Cette COP17 place la gestion des ressources hydriques au centre de ses priorités. La diminution de la disponibilité en eau et l’aggravation des sécheresses, poussent les négociateurs à transformer les promesses politiques en actions urgentes.
Face à la dégradation des sols, les débats soulignent l’urgence de réformer les pratiques d’irrigation. L’agriculture intensive détruisant la fertilité des terres, la tendance est de restreindre le gaspillage d’eau agricole, afin de sanctuariser l’accès à l’eau potable pour les populations.

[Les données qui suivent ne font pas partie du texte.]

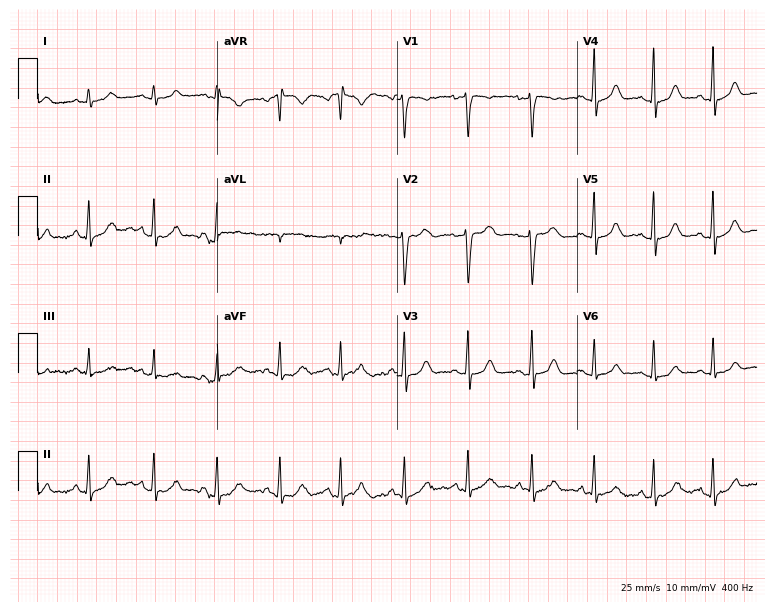
12-lead ECG from an 18-year-old female. Screened for six findings — first-degree AV block, right bundle branch block, left bundle branch block, sinus bradycardia, atrial fibrillation, sinus tachycardia — none is recorded.

Ainsi, plus de 70 pays ont d’ores et déjà soumis leurs plans nationaux de gestion de la sécheresse. Le cœur des négociations actuelles consiste à transposer juridiquement et techniquement ces plans en projets de terrain concrets, (infrastructures de stockage d’eau de pluie, protection des nappes phréatiques).
Transition vers l’agroécologie
Les délégations présentes à cette COP17, étudient des mécanismes pour subventionner de nouvelles techniques agricoles, moins gourmandes en eau et capables de prévenir la salinisation des sols, induite par une mauvaise irrigation.

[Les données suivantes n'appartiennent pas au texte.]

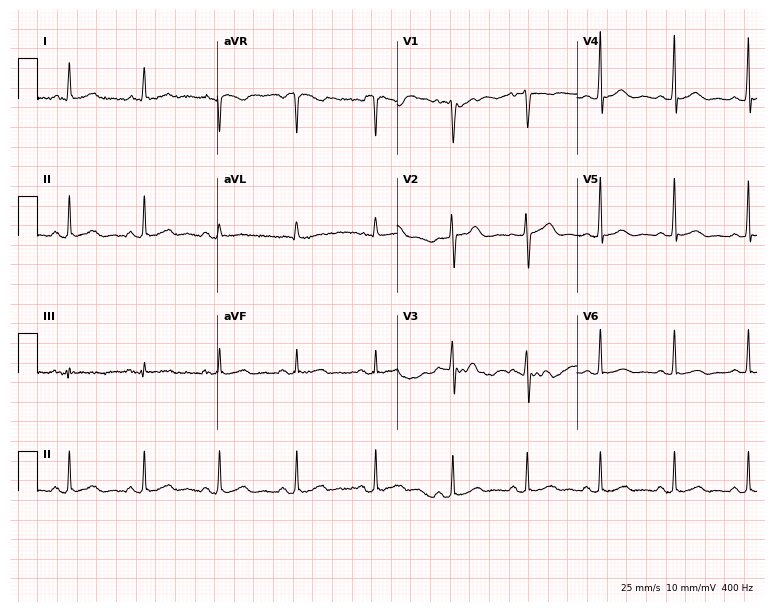
Electrocardiogram (7.3-second recording at 400 Hz), a woman, 46 years old. Of the six screened findings (first-degree AV block, right bundle branch block, left bundle branch block, sinus bradycardia, atrial fibrillation, sinus tachycardia), none is recorded. Only these six findings were labelled.

Le point de blocage majeur ici est le financement.
La mise en œuvre des infrastructures hydrauliques et de résilience face à la sécheresse, se heurte à une impasse financière majeure. Les experts de la Convention des Nations unies sur la lutte contre la désertification (UNCCD) estiment que 2 100 à 2 600 milliards de dollars d’investissements mondiaux sont nécessaires.

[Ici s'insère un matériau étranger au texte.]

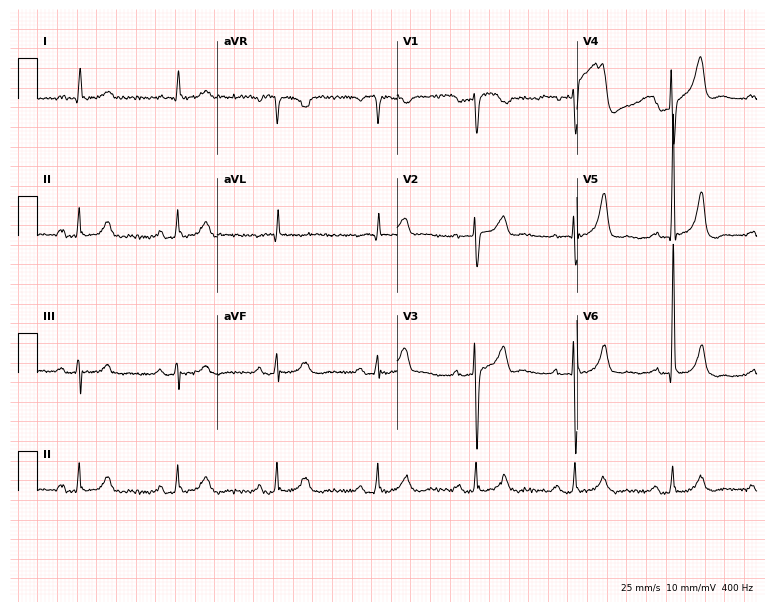
12-lead ECG from a male, 78 years old. Screened for six findings — first-degree AV block, right bundle branch block, left bundle branch block, sinus bradycardia, atrial fibrillation, sinus tachycardia — none is recorded. Only these six findings were labelled.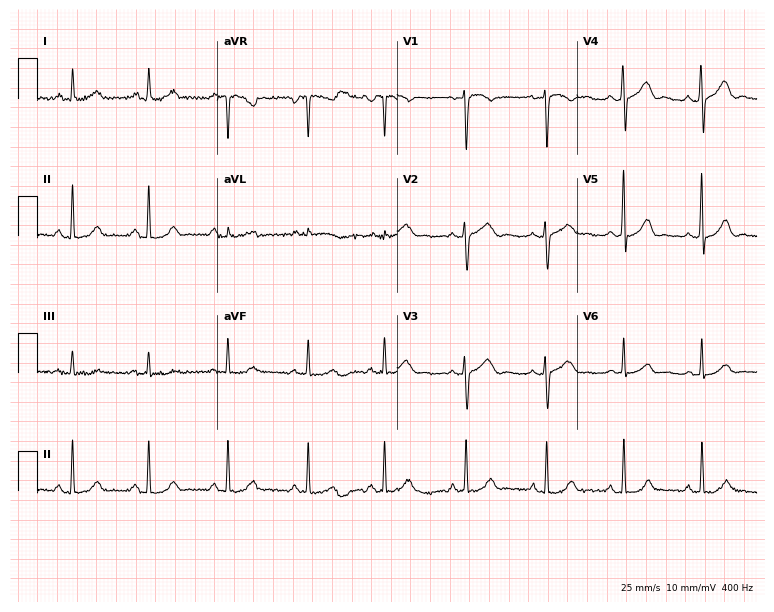
ECG — a 28-year-old female patient. Labelled as a normal ECG.

Tandis que le Partenariat mondial pour la résilience à la sécheresse (initié à Riyad lors de la COP16) n’affiche que 12 milliards de dollars de fonds mobilisés.
En même temps, les financements privés ne couvrent aujourd’hui que 6% des besoins. Les négociations d’Oulan-Bator visent donc à créer des cadres incitatifs (et des garde-fous stricts), pour pousser les banques agricoles et les investisseurs privés, à injecter des capitaux dans la restauration hydrique des terres.
D’où l’urgence des dynamiques politiques et régionales. Surtout que le multilatéralisme environnemental subit de fortes tensions, mais la transversalité du sujet de l’eau (qui touche à l’alimentation, à la santé et aux migrations), pousse les blocs géopolitiques à chercher des consensus. Des pays en première ligne, à l’instar du Cameroun (élu à la Vice-présidence de cette COP), partagent leurs retours d’expérience, avec l’opération Sahel Vert, pour attirer des financements bilatéraux et adapter la gestion de l’eau aux réalités des écosystèmes fragiles.
Samuel BONDJOCK, Source Celcom MINEPDED.